Women prepping for an IFBB bikini and/or fitness model competition were able to lose significant body fat over 4-months, however lean mass and muscle size were maintained at best (11). Protein intake was kept extraordinarily high at approximately 3 g/kg/day. Resistance and aerobic training were also high.
Highly trained individuals dieting to achieve very low levels of body fat, therefore, might be cautioned for small losses in lean mass and muscle size, despite high levels of protein intake and resistance exercise.
It is possible, but not without challenges, to build muscle without gaining fat or even dropping fat. It appears to depend on some individual factors and key nutrition and training strategies.
- Training: The muscles need to be progressively stressed. Your body adapts to the mechanical load by building more muscle. Resistance training is essential.
- Nutrition: Protein intake needs to be optimized. Maximising muscle synthesis and minimising muscle degradation stimulated by training and for energy utilization in a caloric deficit, requires additional protein intake and timing of protein intake. Requirements are well above government recommendations.
- Energy: To minimise lean muscle losses when following a hypocaloric deficit, keep the rate of losses small. Depending on the added level of physical activity and addition of aerobic training, caloric intake from diet can remain stable whilst fat loss still occur.
(1) Schoenfeld, BJ. (2010) The mechanisms of muscle hypertrophy and their application to resistance training. J Strength Condit Res; 24(10): 2857-2872.
(3) Romijn, JA. et al. (1993) Regulation of endogenous fat and carbohydrate metabolism in relation to exercise intensity and duration. Am J Physiol; 265(3 Pt 1): E380-91.
(4) Coyle, EF. (1995) Substrate utilization during exercise in active people. Am J Clin Nutr; 61(suppl): 968S-79S.
(5) Antonio, J. et al. (2015) A high protein diet (3.4 g/kg/d) combined with a heavy resistance training program improves body composition in healthy trained men and women – a follow-up investigation. J Int Soc Sports Nutr; 12(1): 39.
(6) Antonio, J. et al. (2016) A high protein diet has no harmful effects: a one-year crossover study in resistance-trained males. J Nutr Metab; 2016.
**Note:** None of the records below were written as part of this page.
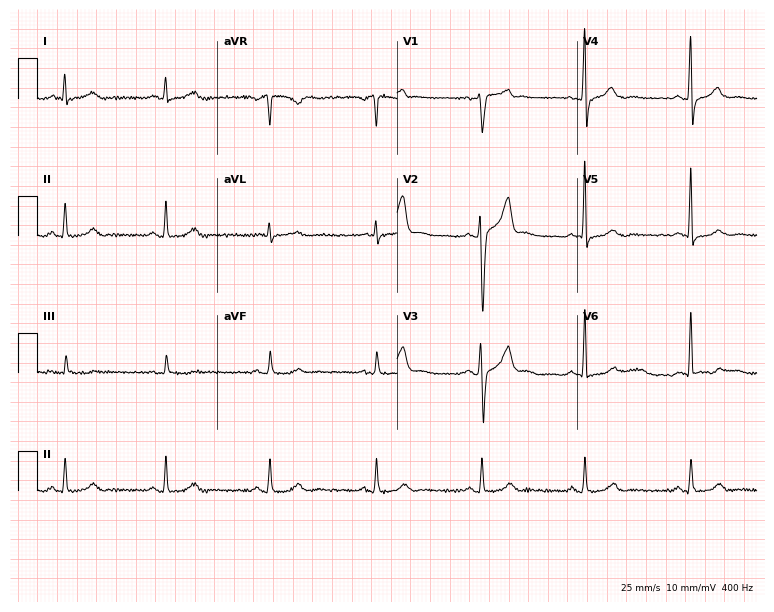
12-lead ECG (7.3-second recording at 400 Hz) from a woman, 53 years old. Screened for six findings — first-degree AV block, right bundle branch block, left bundle branch block, sinus bradycardia, atrial fibrillation, sinus tachycardia — none is recorded. Only these six findings were labelled.
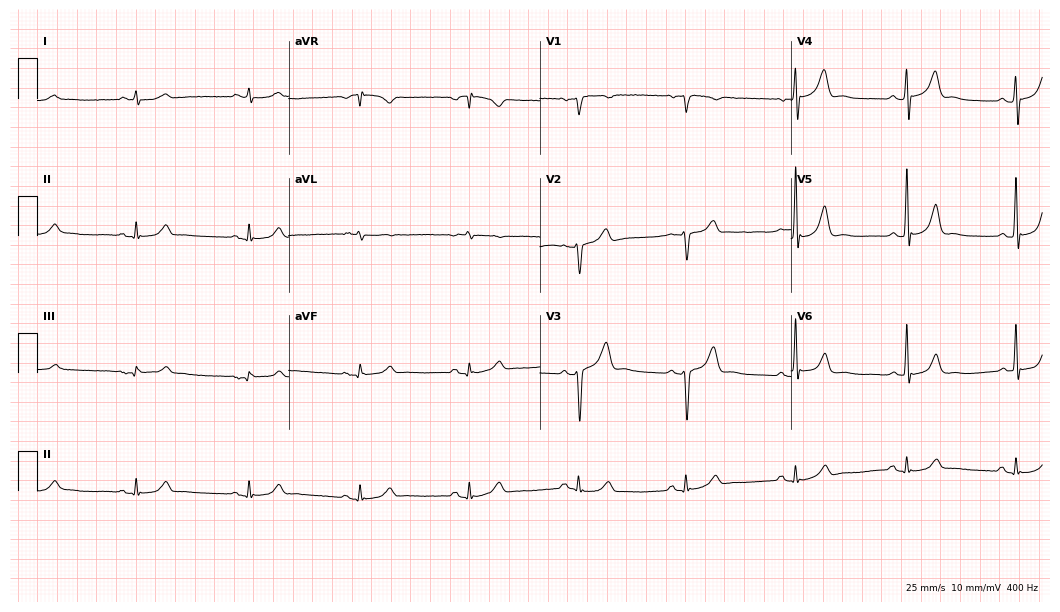
12-lead ECG from a 60-year-old male. No first-degree AV block, right bundle branch block (RBBB), left bundle branch block (LBBB), sinus bradycardia, atrial fibrillation (AF) or sinus tachycardia recorded for this tracing. Other findings, if any, are not listed.
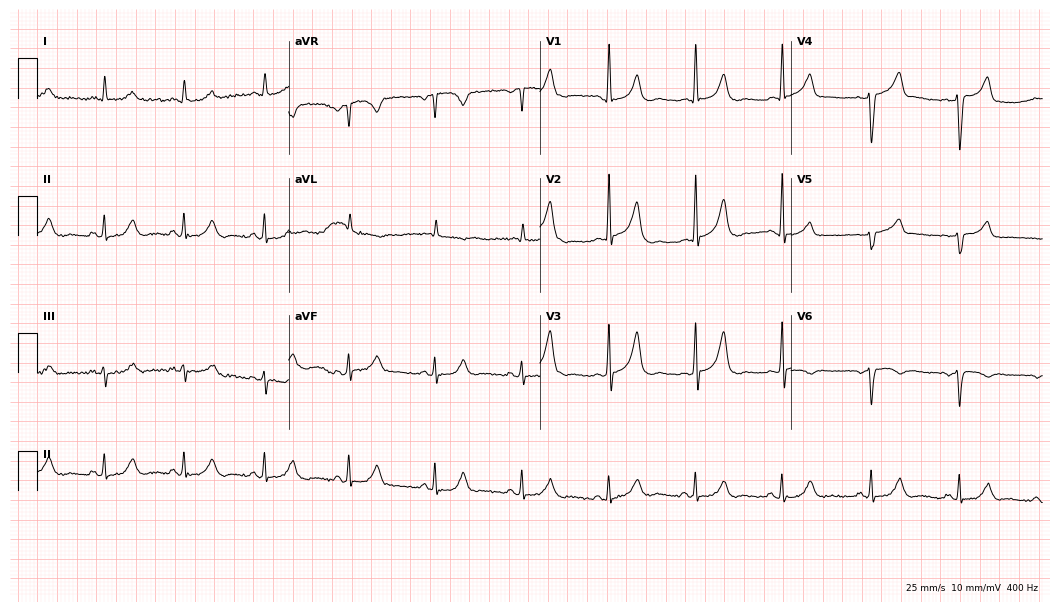
12-lead ECG from a female, 47 years old. Screened for six findings — first-degree AV block, right bundle branch block, left bundle branch block, sinus bradycardia, atrial fibrillation, sinus tachycardia — none is recorded.
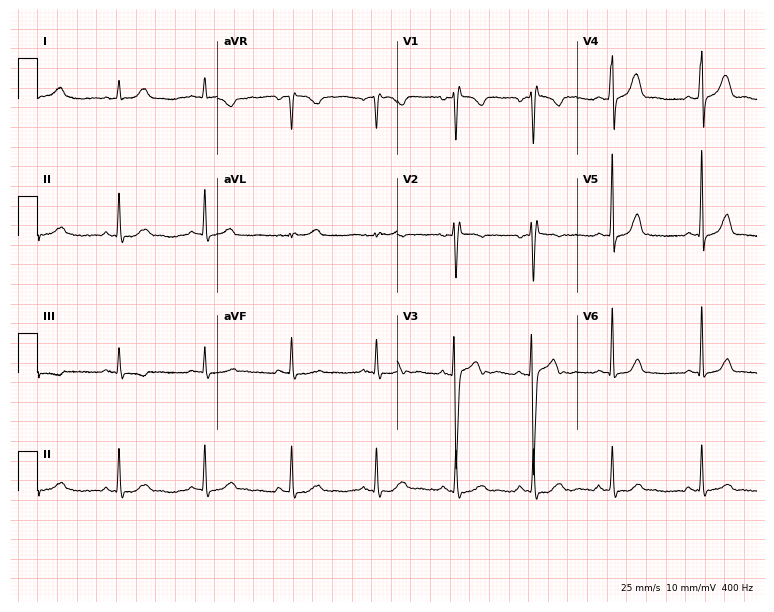
12-lead ECG from a 31-year-old female (7.3-second recording at 400 Hz). No first-degree AV block, right bundle branch block (RBBB), left bundle branch block (LBBB), sinus bradycardia, atrial fibrillation (AF) or sinus tachycardia recorded for this tracing.
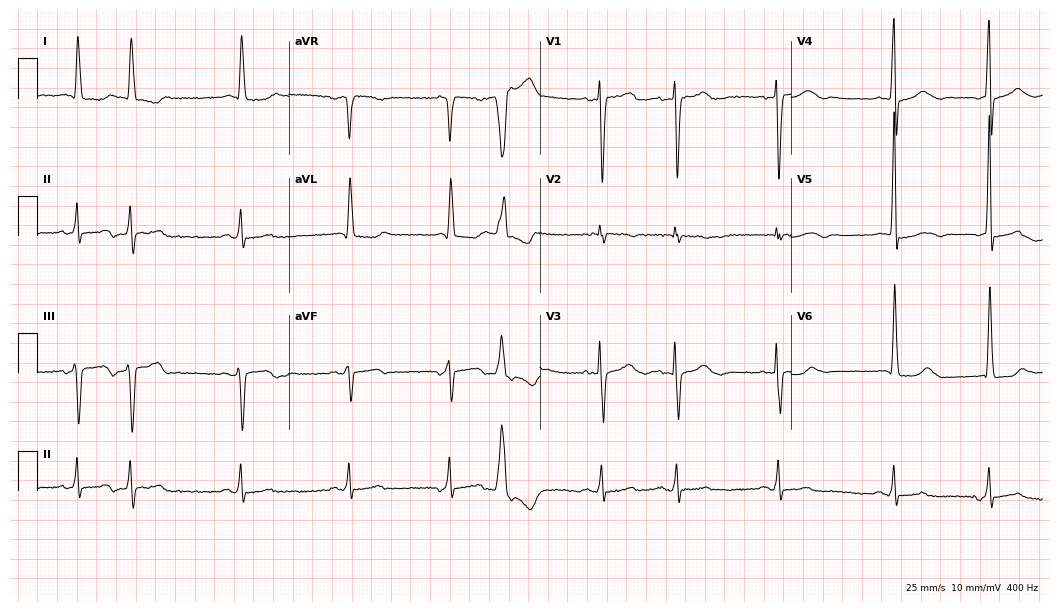
ECG (10.2-second recording at 400 Hz) — a woman, 81 years old. Screened for six findings — first-degree AV block, right bundle branch block, left bundle branch block, sinus bradycardia, atrial fibrillation, sinus tachycardia — none is recorded.
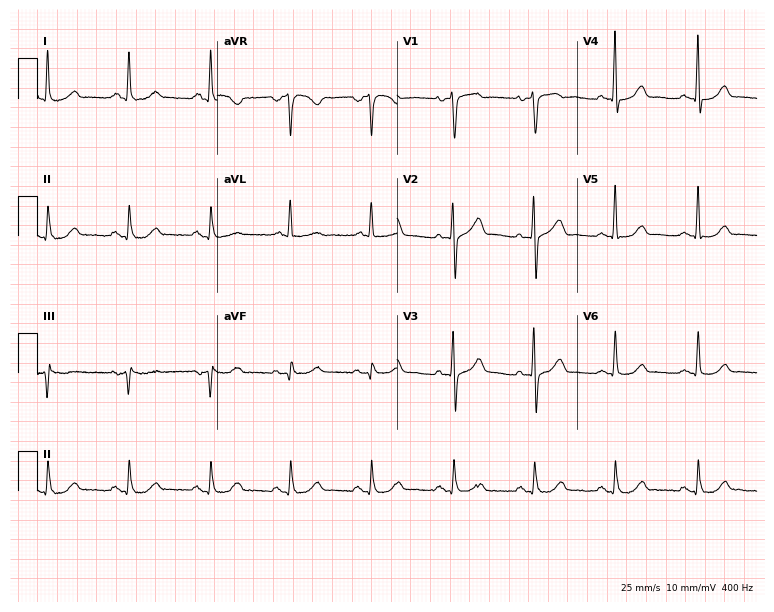
Standard 12-lead ECG recorded from a female patient, 59 years old. Read as a normal ECG.
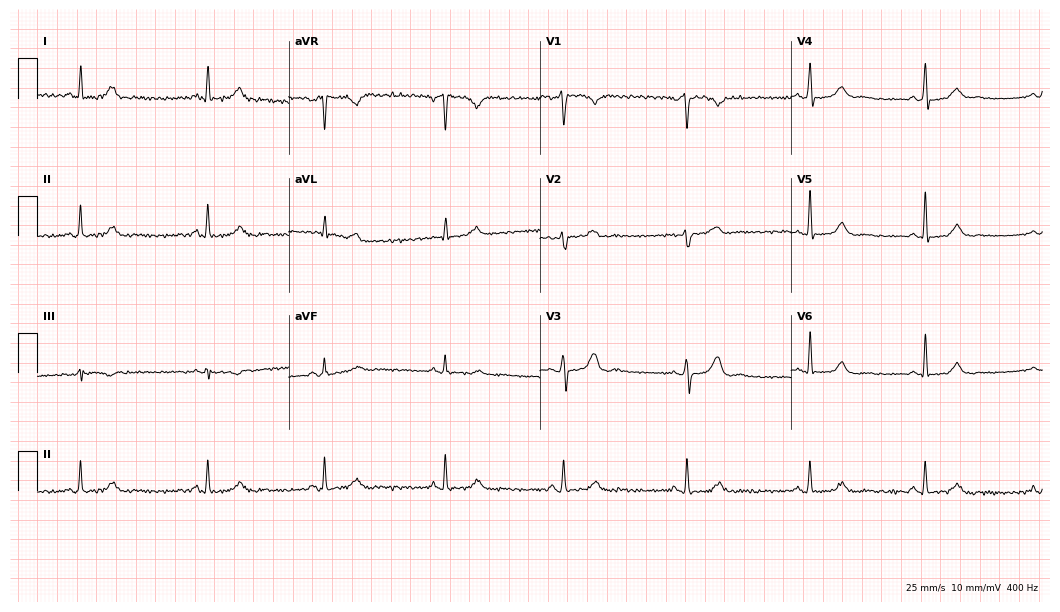
12-lead ECG from a woman, 42 years old. No first-degree AV block, right bundle branch block, left bundle branch block, sinus bradycardia, atrial fibrillation or sinus tachycardia recorded for this tracing. Other findings, if any, are not listed.
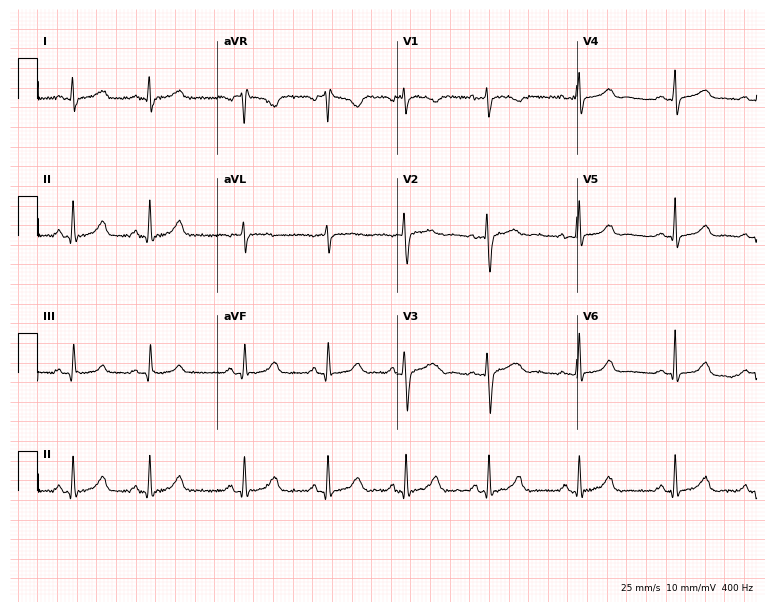
12-lead ECG from a woman, 31 years old. Recorded interpretation: within normal limits.
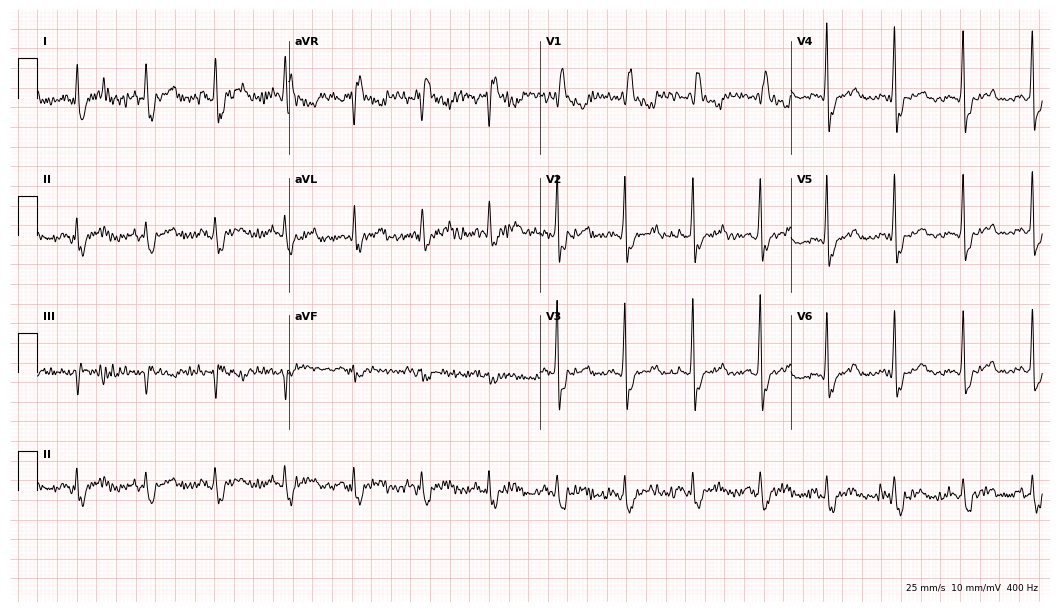
Standard 12-lead ECG recorded from a 64-year-old female (10.2-second recording at 400 Hz). None of these six findings is recorded: first-degree AV block, right bundle branch block, left bundle branch block, sinus bradycardia, atrial fibrillation, sinus tachycardia.
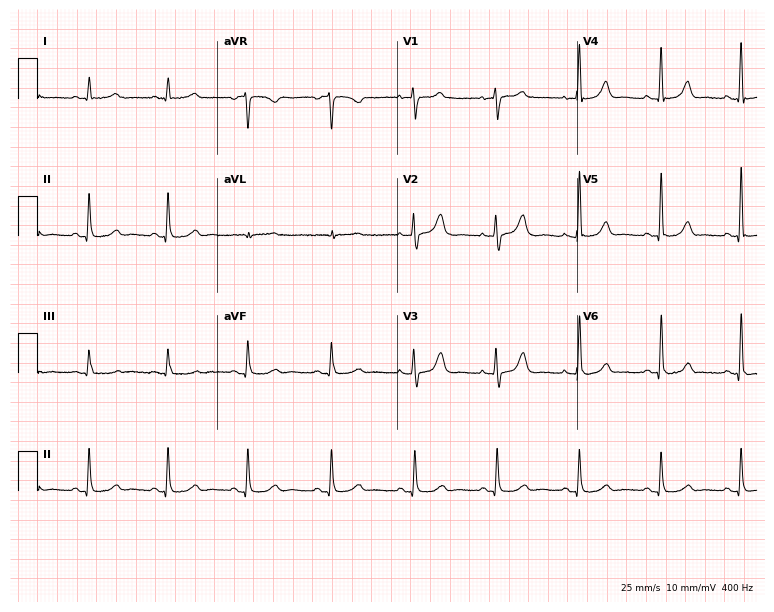
Electrocardiogram (7.3-second recording at 400 Hz), a woman, 75 years old. Overall reading on record: normal ECG.
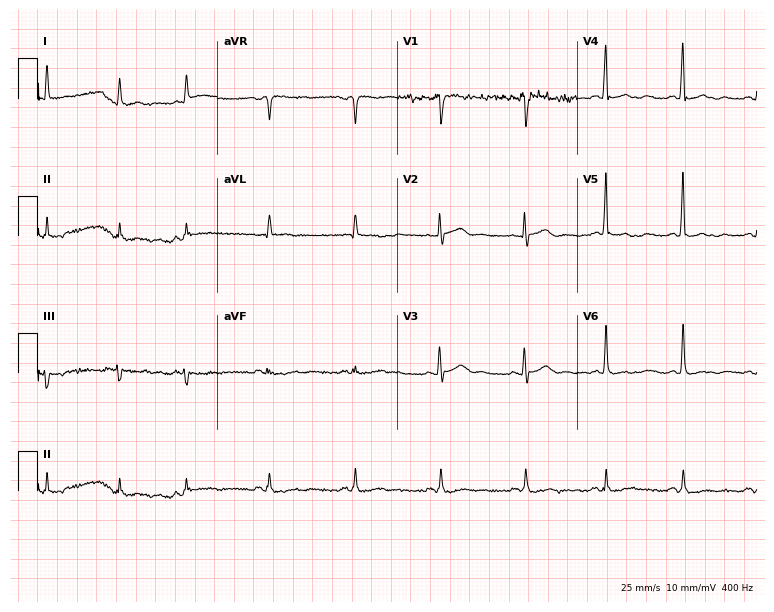
Resting 12-lead electrocardiogram (7.3-second recording at 400 Hz). Patient: a male, 80 years old. None of these six findings is recorded: first-degree AV block, right bundle branch block (RBBB), left bundle branch block (LBBB), sinus bradycardia, atrial fibrillation (AF), sinus tachycardia.
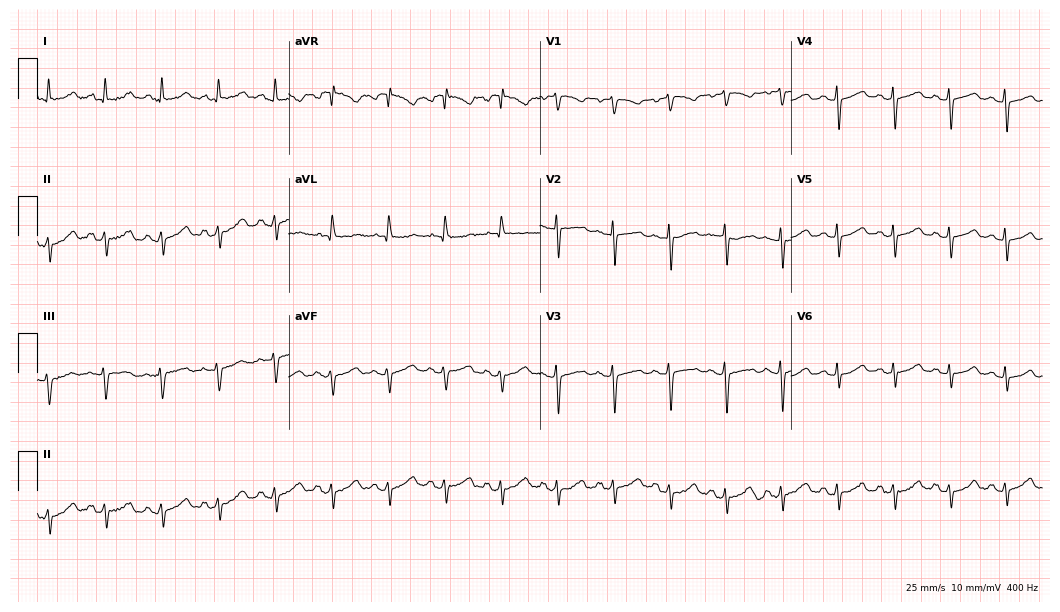
Resting 12-lead electrocardiogram (10.2-second recording at 400 Hz). Patient: a female, 77 years old. The tracing shows sinus tachycardia (a sinus rate of 100 beats per minute or more).
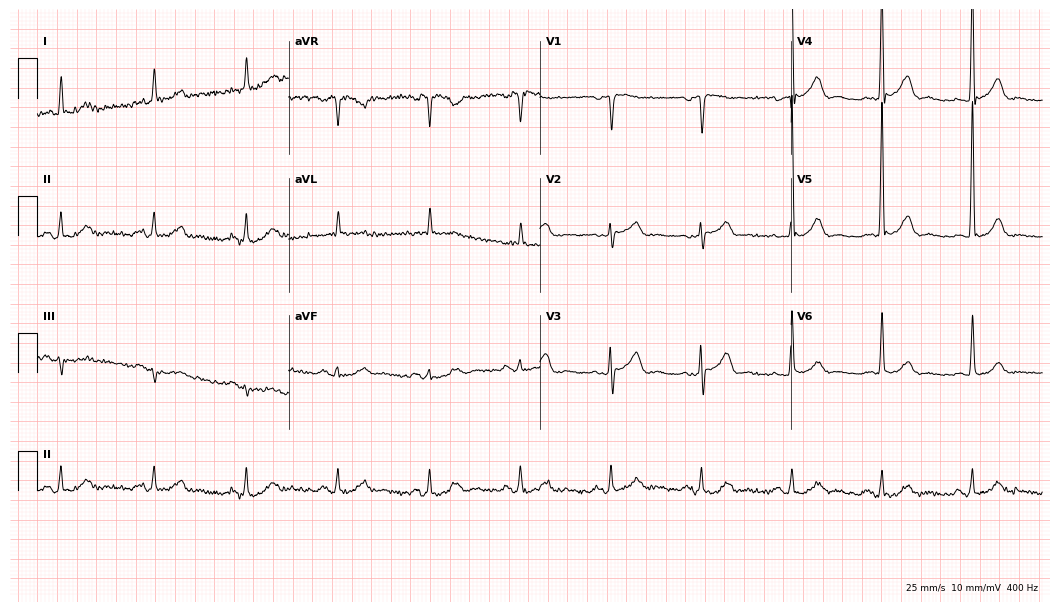
Standard 12-lead ECG recorded from a male patient, 72 years old (10.2-second recording at 400 Hz). Read as a normal ECG.
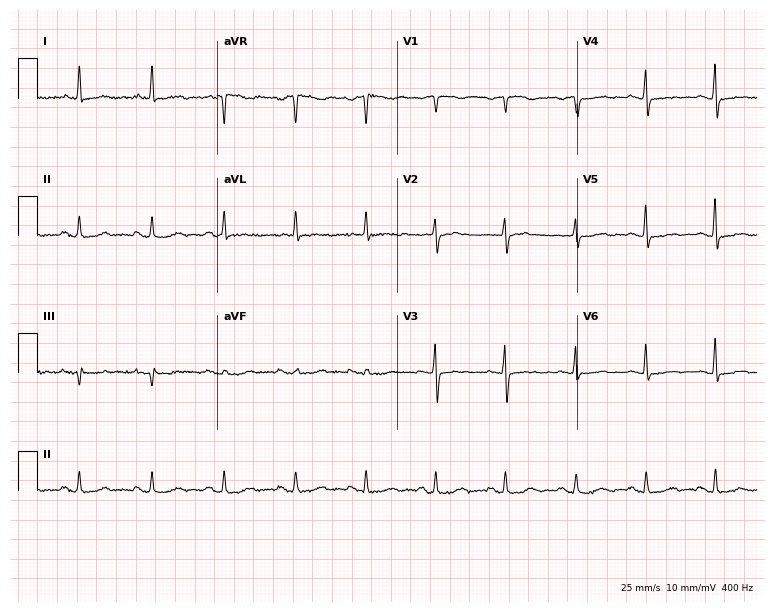
Electrocardiogram (7.3-second recording at 400 Hz), a female, 64 years old. Of the six screened findings (first-degree AV block, right bundle branch block (RBBB), left bundle branch block (LBBB), sinus bradycardia, atrial fibrillation (AF), sinus tachycardia), none is recorded.
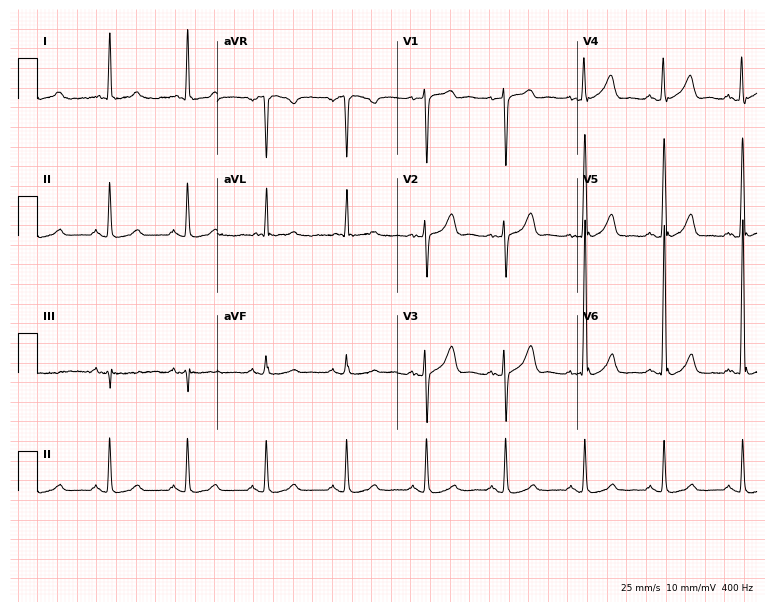
Resting 12-lead electrocardiogram. Patient: a 71-year-old male. Read as a normal ECG.

(7) Antonio, J. et al. (2016) The effects of a high protein diet on indices of health and body composition – a crossover trial in resistance-trained men. J Int Soc Sports Nutr; 13: 3
(8) Paoli, A. (2012) Ketogenic diet does not affect strength performance in elite artistic gymnasts. J Int Soc Sports Nutr; 9(1): 34.
(9) Demling, RH. (2000) Effect of a hypocaloric diet, increased protein intake and resistance training on lean mass gains and fat mass loss in overweight police officers. Ann Nutr Metab; 44(1): 21-9.
(10) Walberg, JL. et al. (1988) Macronutrient content of a hypoenergy diet affects nitrogen retention and muscle function in weight lifters. Int J Sports Med; 9(4): 261-6.
(11) Hulmi, JJ. et al. (2017) The effects of intensive weight reduction on body composition and serum hormones in female fitness competitors. Front Physiol; 7: 689.